Nine of her children also tested positive, four of whom have since died. In what seems an unbearable degree of suffering, within 24 hours of her husband’s death, Jemima lost both a son and daughter to AIDS-related illnesses. As a result, she became the caregiver to thirteen of her
grandchildren. Told upon her diagnosis that she would not be able to support herself and her family because of the stigma of AIDS, she formed the Alour Widows/Women’s Group
to empower HIV-positive women to make informed choices for improved life-styles and to combat discrimination based on HIV status. Since its inception, the group has grown from
four HIV-positive women to 32. They now support 120 HIV-positive orphans and have been joined by six widowers. This expansion includes the Alour Moyie Group, established in 2004 to support all individuals afflicted with HIV, the Ochiago Youth Alive/Children’s Group, founded in the same year, and the Aluor Old Age Men’s Group to promote activism among men in fighting against HIV/AIDS discrimination.

Despite the tremendous tragedy she has endured, Jemima describes herself as lucky. Her husband was an only child. Because women were prohibited by Kenyan law from inheriting land, those whose husbands died were forced to engage in ritualistic purification in order to be inherited by their husband’s brothers or other male relative. The cultural practice involved unprotected sex with the male relative or a jater, or social outcast, hired to exorcise the evil spirits of the dead husband. Those who refused for religious or health reasons were left homeless without a
means of support. This was our third visit to this Community Based Organization, and we are committed to assisting in whatever way we can. Our focus is on fish farming, water catchment and amaranth harvesting for the group. The collective just finished digging the fish pond, so our focus will be on testing the soil and water to determine the best approach to stocking it.

The children were thrilled to see us.
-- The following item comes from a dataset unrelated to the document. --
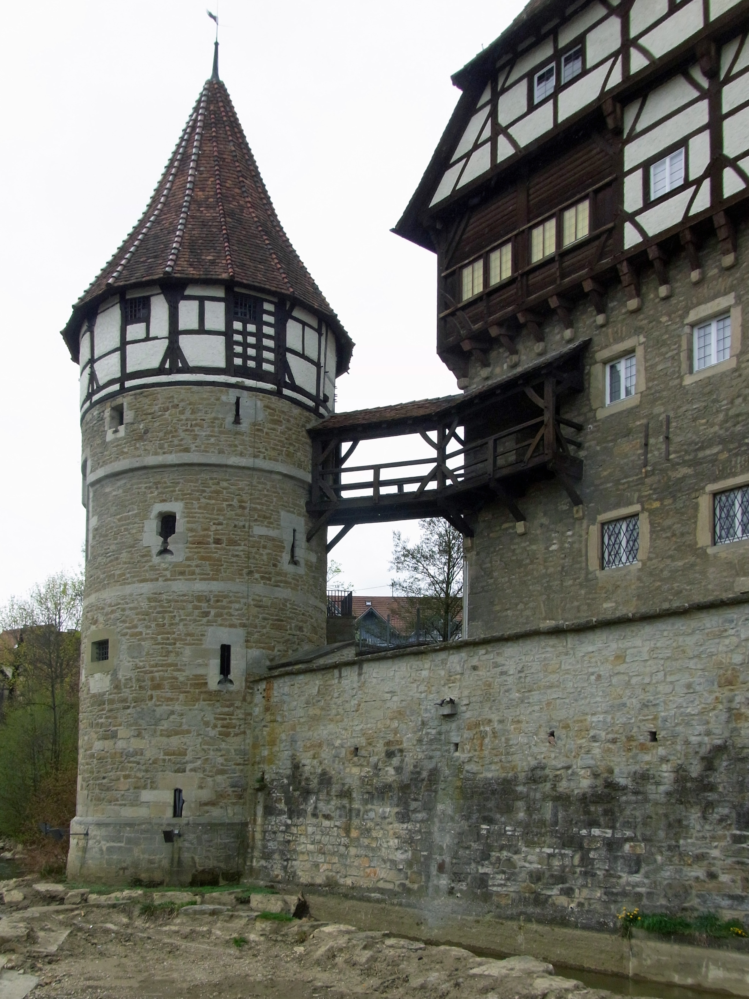 Balingen, Zollernschloss

We brought soccer balls and a basketball, along with food and school supplies. We had as much fun as the children did playing soccer day. As we were leaving the village, it began to rain. The Luo consider rain upon the arrival or departure of a guest to be a blessing. A “vote of thanks” was given to us as a sign of their appreciation and to signify that we had blessed their community. If there are such things as blessings, then surely we were the recipients simply by being in their presence.

Our Days in the Rural

Aug 19, 2010 by Lynn Pasquerella

We just returned from two days in the field.  The weather is brutally hot and humid, and our work extended from early in the morning until 10 in the evening.  We learned an amazing amount, though!  The first day was spent meeting with three different groups and following up with a two-hour session to identify strategies for addressing the problems brought forward by community members.  The second day involved pursuing recommendations made by community members for collectives doing similar work and then setting up the mold press.     
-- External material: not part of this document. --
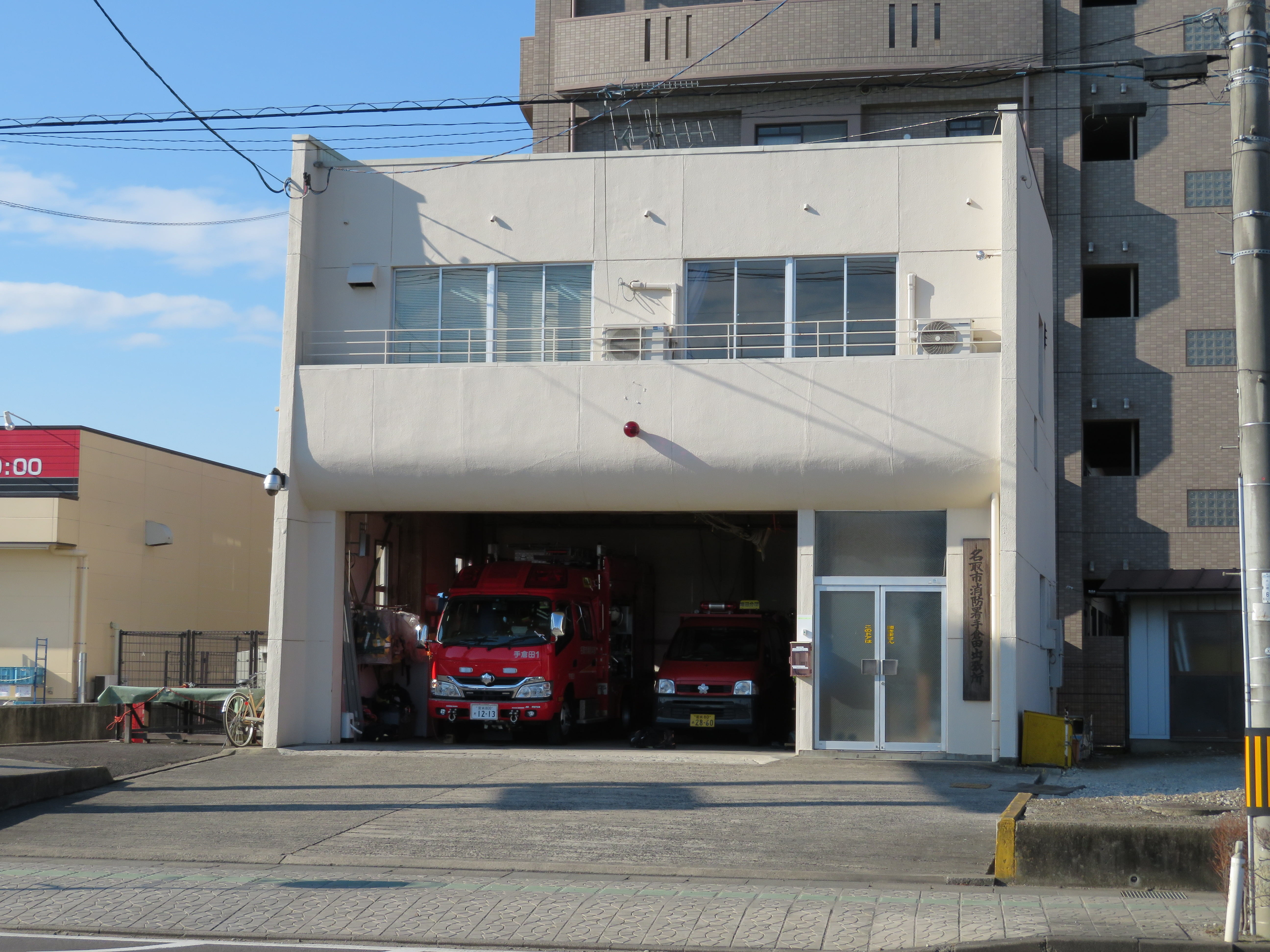 名取市消防本部・消防署手倉田出張所庁舎 Canon PowerShot SX720 HS

Our initial meeting was with the Safe Water and AIDS Project (SWAP).  SWAP is a non-governmental organization dedicated to preventing water-related diseases, improving the health of individuals with HIV, and generating income for HIV-positive women and support groups.  One of their initiatives is a pottery project which engages local merchants in the distribution of clay pots for safe water storage.  The team was there to examine mold designs and provide information on how to produce the pots more efficiently.  It became clear that of the three components of water safety: (1) water treatment, (2) water storage, and (3) hygiene education and behavior change, the latter is the most challenging and complex.  While water treatment and storage is relatively easy and inexpensive using tablets and plastic containers, community members want to use traditional clay pots.    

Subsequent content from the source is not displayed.